In [1]:
%matplotlib inline
import matplotlib.pyplot as plt
# Some nice default configuration for plots
plt.rcParams['figure.figsize'] = 10, 7.5
plt.rcParams['axes.grid'] = True
plt.gray()
import numpy as np
import pandas as pd
For models predicting a numeric outcome, some measure of accuracy is typically used to evaluate the effectiveness of the model. However, there are different ways to measure accuracy, each with its own nuance. To understand the strengths and weaknesses of a particular model, relying solely on a single metric is problematic. Visualizations of the model fit, particularly residual plots, are critical to understand whether the model is fit for purpose.
When the outcome is a number, the most common method for characterizing a model's predictive capabilities is to use the root mean squared error (RMSE). This metric is a function of the model residuals, which are the observed values minus the model predictions. The value is usually interpreted as either how far (on average) the residuals are from zero or as the average distance between the observed values and the model predictions.
Another common metric is the coefficient of determination, i.e., $R^2$. This value can be interpreted as the proportion of the information in the data that is explained by the model, i.e., the proportion of variation is explained by the model. While it is an easily interpretable statistic, the practitioner must remember that $R^2$ is a measure of correlation, not accuracy. Also, it is dependent on the variation in the outcome. Practically, this dependence on the outcome variance can also have a drastic effect on how the model is viewed.

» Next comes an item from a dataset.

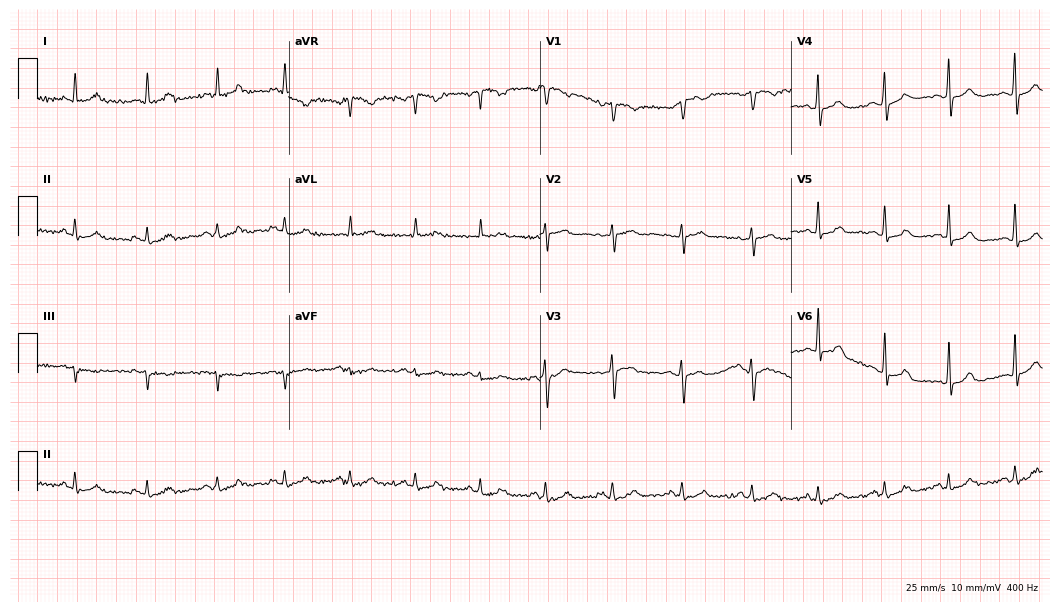
12-lead ECG from a female patient, 50 years old. Recorded interpretation: within normal limits.

In some cases, the goal of the model is to simply rank new samples, where the rank correlation between the observed and predicted values might be a more appropriate metric. The rank correlation takes the ranks of the observed outcome values and evaluates how close these are to ranks of the model predictions. To calculate this value, the ranks of the observed and predicted outcomes are obtained and the correlation coefficient between these ranks is calculated, which is known as Spearman's rank correlation.
The MSE can be decomposed into more specific pieces. Formally, the MSE of a model is $$\text{MSE} = {1\over n} \sum_{i=1}^n (y_i - \hat{y}_i)^2,$$ where $y_i$ is the outcome and $\hat{y}_i$ is the model prediction of that sample's outcome. If we assume that the data points are statistically independent and that the residuals have a theoretical mean of zero and a constant variance of $\sigma^2$, then $$E[\text{MSE}] = \sigma^2 + (\text{Model Bias})^2 + \text{Model Variance}.$$ The first part $(\sigma^2)$ is usually called "irreducible noise" and cannot be eliminated by modeling. The second term is the squared bias of the model. This reflects how close the functional form of the model can get to the true relationship between the predictors and the outcome. The last term is the model variance.
An extreme example of models that are either high bias or high variance.
In [2]:
# a simulated sin wave
X = np.random.uniform(2, 10, 100)
y = np.sin(X) + np.random.normal(0, 0.2, 100)
In [3]:
# high bias estimate
est_bias = np.zeros(100)
est_bias[:50] = np.mean(y[np.argsort(X)[:50]])
est_bias[50:] = np.mean(y[np.argsort(X)[50:]])
# high variance estimate
def movingaverage(values, window):
'''calculate simple moving average'''
weigths = np.repeat(1.0, window)/window
#including valid will REQUIRE there to be enough datapoints.
#for example, if you take out valid, it will start @ point one,
#not having any prior points, so itll be 1+0+0 = 1 /3 = .3333
smas = np.convolve(values, weigths, 'valid')
return smas
est_var = movingaverage(y[np.argsort(X)], 3) # MA(3)
In [4]:
plt.scatter(X, y)
# plot high bias estimate
plt_bias, = plt.plot(np.insert(X[np.argsort(X)], 50, np.nan),
np.insert(est_bias, 50, np.nan), # insert discontinuous point
color='g', linewidth=2)
# plot high variance estimate
plt_var, = plt.plot(X[np.argsort(X)][2:], est_var, color='r')
plt.xlabel("Predictor")
plt.ylabel("Outcome")
plt.legend([plt_bias, plt_var], ['High bias model', 'High variance model'])
Out[4]:
It is generally true that more complex models can have very high variance, which leads to over-fitting. On the other hand, simple models tend not to over-fit, but under-fit if they are not flexible enough to model the true relationship (thus high bias). Also, highly correlated predictors can lead to collinearity issues and this can greatly increase the model variance. Increase the bias in the model to greatly reduce the model variance is a way to mitigate the problem of collinearity. This is referred to as the variance-bias trade-off.